The panorama of agriculture would be different, since if it could import pesticides, its productivity would improve. Similarly, making imports of auto parts more flexible could boost vehicle production, for example.

For Roman Guajardopresident of the Rosario Industrial Union, the reality of the industry not so promising. He understands that activity improved, although in a heterogeneous way and insufficient to raise prices.

“There is no room to update prices, There is just a lot of competition to win the marketafter two bad years for the industry,” reasons the businessman.

He tradealthough it shows a markedly positive trend since May, in the accumulated of the year It is 9.6% down compared to 2023.

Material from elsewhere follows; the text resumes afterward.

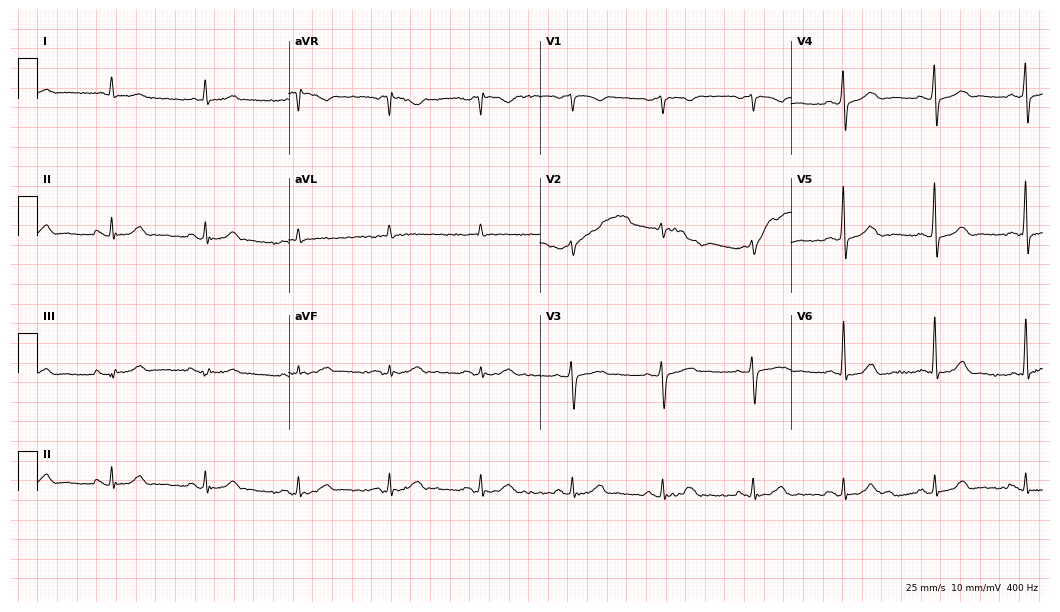
12-lead ECG (10.2-second recording at 400 Hz) from a female, 80 years old. Labelled as a normal ECG.

Anyway, with the Slowing inflation and increasing credit supplythe consulting firm understands that the boost to consumption will be pronounced. The obstacle is the slow recovery of disposable incomesince salary recovery is deteriorated by expenses on services.

Therefore, while the consumption of durable goods increases thanks to quotas, the same does not happen with food consumption, where the population still follows the slogan of “there is no money”.

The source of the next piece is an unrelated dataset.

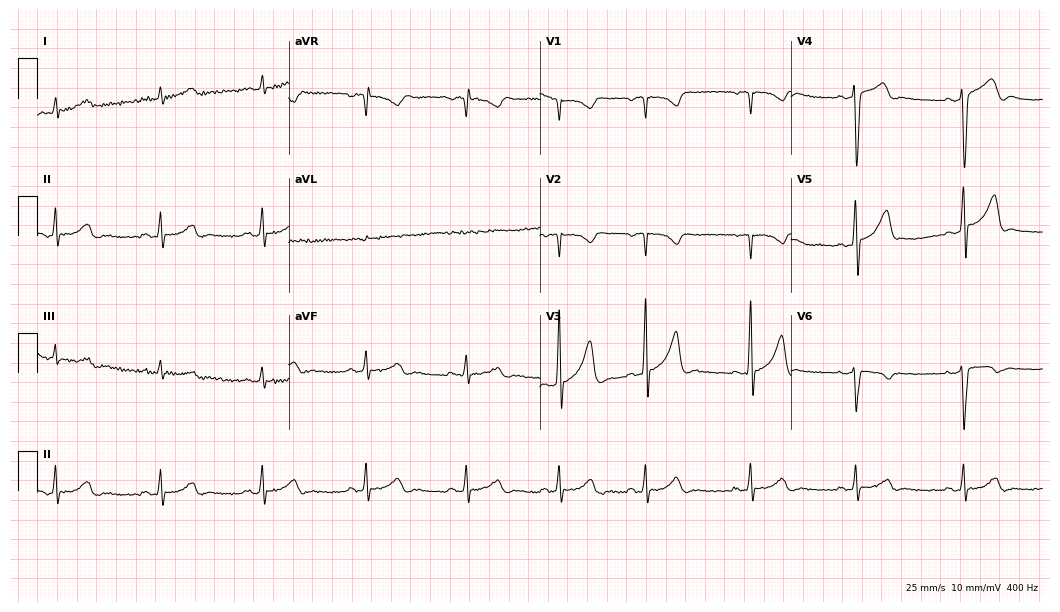
Standard 12-lead ECG recorded from a male patient, 39 years old (10.2-second recording at 400 Hz). None of these six findings is recorded: first-degree AV block, right bundle branch block, left bundle branch block, sinus bradycardia, atrial fibrillation, sinus tachycardia.

An example of the situation of merchants is provided by Daniel Millanowner of the Millanel cosmetics company, who assures that the billing improved a 6% for selling more expensive products over cheaper ones, but in terms of units they sell 27% less than in 2023 and 4% less than January 2024.

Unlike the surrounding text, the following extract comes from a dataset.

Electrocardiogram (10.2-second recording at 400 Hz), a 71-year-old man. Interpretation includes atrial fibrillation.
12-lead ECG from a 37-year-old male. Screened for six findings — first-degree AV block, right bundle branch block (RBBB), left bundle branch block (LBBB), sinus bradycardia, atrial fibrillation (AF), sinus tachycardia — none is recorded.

“In the case of lipsticks, shadows and enamels, There is an invasion of imported products that affects our sales”, warns the businessman. In turn, he assures that fixed costs, such as services and taxes, increased during the last year, but salaries “they lost percentage share of general costs”.

Finally, the sector of the constructionalthough not so much for its direct contribution to GDP (3.1%), but for the contribution it generates to job creation.

In 2024 construction costs measured in dollars rosewhich particularly affected private work. Even so, these prices are lower than those registered in the 2015-2019 period. By 2025, the dollar is expected to maintain “some stability, at least until the elections,” which implies that high costs “will continue to be a limitation.”

The public workfor its part, remains a mystery. “This freeze cannot be maintained indefinitely, because infrastructure needs improvement to reduce the logistics costs of companies and families,” warns the consulting firm.